Qualitative results. We also show some qualitative results in Fig. 3. Our method can depict anatomical structure well compared to other methods. Nevertheless, the qualitative results of our proposed Surgical-DINO also have drawbacks like lack of continuity which can motivate future modification direction.

Ablation studies

Effects of the rank size on the LoRA layer. A set of comparative experiments is performed to evaluate the effects of rank size on the LoRA layer. We evaluated four different sizes of rank of the LoRA layer, and the results are shown in Table 4. We notice that the performance of Surgical-DINO will increase with the increase of rank size within a certain low range and start to drop when the rank size exceeds a certain value.

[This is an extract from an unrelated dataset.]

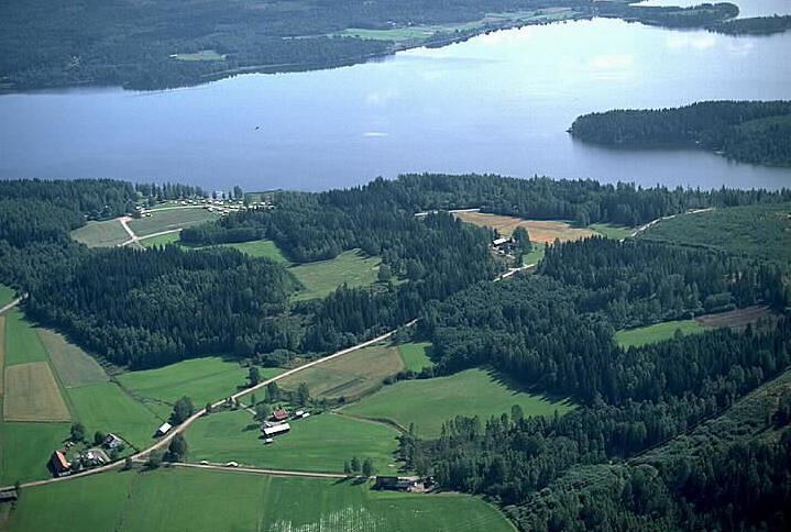 Skans i bildens mitt. Motiv: Eda skansar Nyckelord: Flygbilder, Riksintressen Kategori: Miljöer, Odlingslandskap Skans i bildens mitt. Eda skansar.

This phenomenon implies that despite being designed to utilize low-rank decomposition to make the approximation, LoRA still requires certain training parameters to fit downstream tasks. However, too many trainable parameters may mislead the original weights resulting in performance degradation.

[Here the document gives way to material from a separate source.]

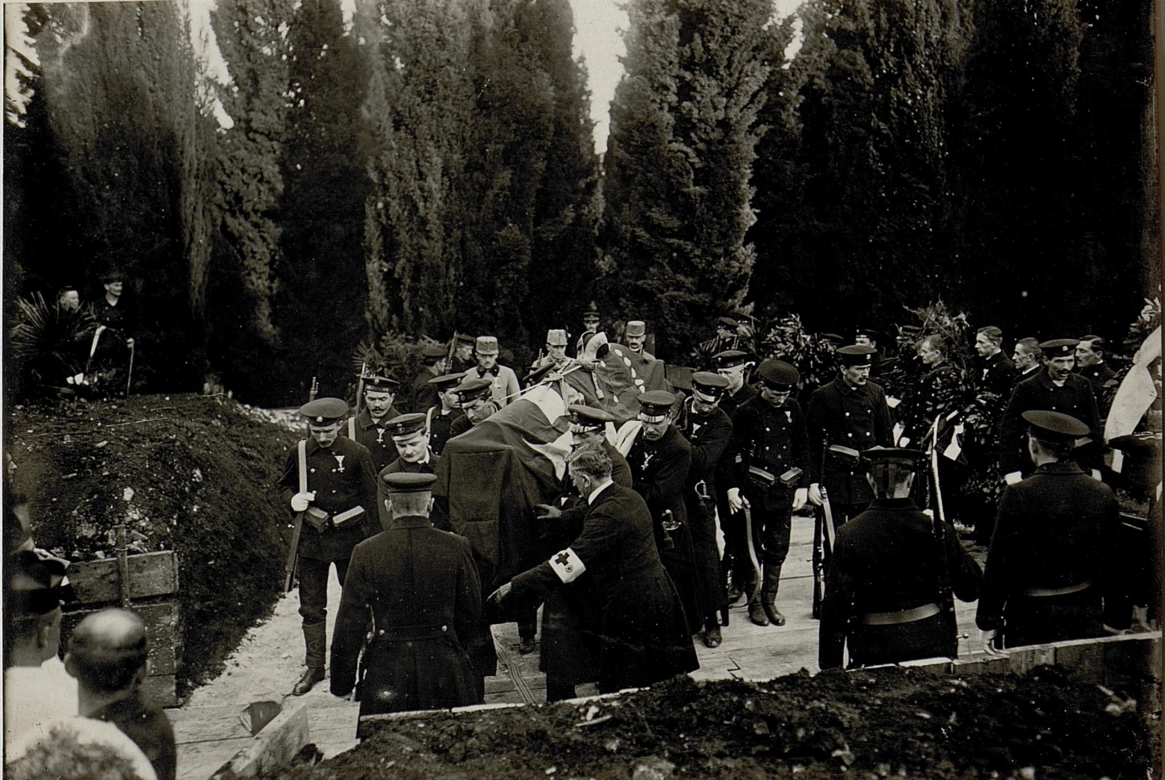 Grossadmiral Haus verstarb auf seinem Flaggschiff Viribus Unitis am 8.2.1917

Effects of the size of pre-trained foundation model. DINOV2 published four pre-trained ViT foundation models and named them by their size. Table 5 presents the ablation study to investigate the effect of the size of the pre-trained foundation model. We discover that the performance increases with the increase of the pre-trained model size. Larger models inherently have better integration and generalization ability of vision features, thus better fitting downstream tasks. But larger models are also accompanied by larger memory occupancy and training costs, so we chose ViT-Base for our depth estimation method in consideration of the compromise between performance and cost.

Conclusions

Depth estimation is a vital task in robotic surgery and benefits many downstream tasks like surgical navigation and 3D reconstruction. Vision Foundation model that captures universal vision features has been proven to be both effective and convenient in many vision tasks but yet needs more exploration in the surgical domain. We have presented Surgical-DINO, an adapter learning method that utilizes DINOv2, a vision foundation model, for surgical scene depth estimation. We design LoRA layers to fine-tune the network with a small number of additional parameters to adapt to the surgical domain. Experiments have been made on a publicly available dataset and demonstrate the superior performance of the proposed Surgical-DINO. We first explore the direction of deploying the vision foundation model to surgical depth estimation tasks and reveal its enormous potential. Future works could explore the foundation model in a supervised, self-supervised and unsupervised manner to investigate the robustness and reliability in the surgical domain.